7.9 Vergoedingen bij onregelmatig werken
1 Voor een vergoeding voor onregelmatig werken kom je in aanmerking wanneer je een roostergebonden medewerker bent of werkzaam bent in bereikbaarheidsdienst niveau 1. Daarnaast ben je ingedeeld in de salarisgroepen 1 t/m 7.
ProRail bepaalt of functies ingedeeld in salarisgroep 8 t/m 11 in aanmerking komen voor een vergoeding.
2 Voor een vergoeding voor onregelmatig werken kom je niet in aanmerking wanneer:
– je stagiaire of student bent, tenzij apart wordt vermeld dat je wel in aanmerking komt voor een vergoeding;
– je buiten Nederland werkt voor ProRail, incidenteel of permanent. Er gelden in dit geval aparte regelingen. Voor meer informatie kun je terecht bij HR;
– er sprake is van activiteiten in het kader van de bedrijfshulpverlening (BHV);
– je thuis werkt, tenzij ProRail akkoord is met een vergoeding.
– er in onderling overleg in een bedrijfseenheid is afgesproken op andere uren te werken;
– het recht op een extra vergoeding ontstaat als rechtstreeks gevolg van jouw eigen verzoek om te werken op een ander tijdstip.
Een overzicht van de vergoedingsbedragen voor onregelmatig werken staan in Bijlage 3.

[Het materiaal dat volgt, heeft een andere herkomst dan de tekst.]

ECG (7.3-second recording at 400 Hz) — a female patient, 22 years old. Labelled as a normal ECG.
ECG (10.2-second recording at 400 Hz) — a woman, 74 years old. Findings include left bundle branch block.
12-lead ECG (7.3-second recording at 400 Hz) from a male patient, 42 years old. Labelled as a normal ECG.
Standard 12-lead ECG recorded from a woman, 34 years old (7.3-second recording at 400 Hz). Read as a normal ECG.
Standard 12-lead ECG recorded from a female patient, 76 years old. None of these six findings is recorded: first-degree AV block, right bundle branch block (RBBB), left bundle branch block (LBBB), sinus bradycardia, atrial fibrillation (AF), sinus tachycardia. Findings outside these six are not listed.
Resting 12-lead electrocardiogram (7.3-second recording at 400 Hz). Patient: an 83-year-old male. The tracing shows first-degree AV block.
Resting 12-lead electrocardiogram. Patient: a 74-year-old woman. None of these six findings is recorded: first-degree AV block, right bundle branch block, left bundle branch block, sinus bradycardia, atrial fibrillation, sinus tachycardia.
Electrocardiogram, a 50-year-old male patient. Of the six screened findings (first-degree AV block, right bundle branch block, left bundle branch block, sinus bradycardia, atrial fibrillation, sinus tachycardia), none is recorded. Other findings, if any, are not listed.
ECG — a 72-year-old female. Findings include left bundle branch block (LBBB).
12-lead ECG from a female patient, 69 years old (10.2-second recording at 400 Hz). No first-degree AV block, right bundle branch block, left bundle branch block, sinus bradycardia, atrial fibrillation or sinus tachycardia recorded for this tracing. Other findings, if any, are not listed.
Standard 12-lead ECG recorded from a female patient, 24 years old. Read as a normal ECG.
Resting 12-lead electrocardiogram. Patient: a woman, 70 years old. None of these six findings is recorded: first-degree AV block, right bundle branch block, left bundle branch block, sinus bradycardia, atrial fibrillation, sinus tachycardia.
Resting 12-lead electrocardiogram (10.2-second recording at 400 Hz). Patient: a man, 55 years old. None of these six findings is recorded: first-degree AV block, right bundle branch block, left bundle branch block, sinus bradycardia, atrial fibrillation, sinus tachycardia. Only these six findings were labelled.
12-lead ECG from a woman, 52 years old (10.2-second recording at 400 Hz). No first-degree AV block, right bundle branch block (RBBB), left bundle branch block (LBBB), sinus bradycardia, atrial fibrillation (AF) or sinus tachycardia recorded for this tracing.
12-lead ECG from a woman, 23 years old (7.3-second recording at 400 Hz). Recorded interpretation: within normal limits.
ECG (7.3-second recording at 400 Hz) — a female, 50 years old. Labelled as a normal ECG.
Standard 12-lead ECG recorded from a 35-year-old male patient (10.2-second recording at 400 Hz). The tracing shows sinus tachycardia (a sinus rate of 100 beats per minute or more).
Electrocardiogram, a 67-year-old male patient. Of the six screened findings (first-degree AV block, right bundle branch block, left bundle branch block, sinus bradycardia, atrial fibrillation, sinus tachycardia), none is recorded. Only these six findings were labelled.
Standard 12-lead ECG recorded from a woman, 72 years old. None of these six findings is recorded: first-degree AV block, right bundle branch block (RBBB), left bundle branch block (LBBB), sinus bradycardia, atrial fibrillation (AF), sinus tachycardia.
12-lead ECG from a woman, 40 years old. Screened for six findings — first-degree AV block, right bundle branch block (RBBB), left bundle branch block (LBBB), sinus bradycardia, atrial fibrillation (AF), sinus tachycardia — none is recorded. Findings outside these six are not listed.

7.10 Derving onregelmatigheidstoeslag (DO) bij opnemen vakantie en/of koopverlof
1 Heb je recht op ORT, dan ontvang je de derving ORT ook tijdens het opnemen van (boven) wettelijke vakantie-uren, al dan niet ten behoeve van de OBP-regeling, en bij koopverlof.
2 De compensatie voor de gederfde ORT-vergoeding is gelijk aan de vergoeding DO.
3 Bij het opnemen van vakantie en/of koopverlof bouw je pensioen op over de derving ORT. De normale premieverdeling tussen jou en ProRail blijft van toepassing.
4 Bij het opnemen van vakantie en/of koopverlof bouw je geen decemberuitkering op over de derving ORT.
7.11 Vergoeding intrekken vrijetijdsaanspraken (VTA)
Als de VTA worden ingetrokken door ProRail, dan kom je in aanmerking voor een vergoeding, zie Bijlage 3. Hierbij gelden de volgende voorwaarden:
– Je valt in salarisgroep 1 t/m 7;
– Je VTA vervalt, omdat je een dienst uitvoert die binnen de minimumnorm ligt van:
– een 28 dagen van te voren vastgelegde R die niet in een RW valt;
– een WTV-/OBP-dag;
– CO;
– een F;
– een bij de DW vastgelegde CF;
– een K
– Je VTA vervalt, omdat je dienst geheel of gedeeltelijk samenvalt met de uren van een dienst waarvan je:
– 28 dagen van tevoren volledig was vrijgemaakt voor gegarandeerde VTA;
– Bij de DW volledig was vrijgemaakt voor overig verlof, OT of een andere VTA die in de plaats komt van een volledige dienst.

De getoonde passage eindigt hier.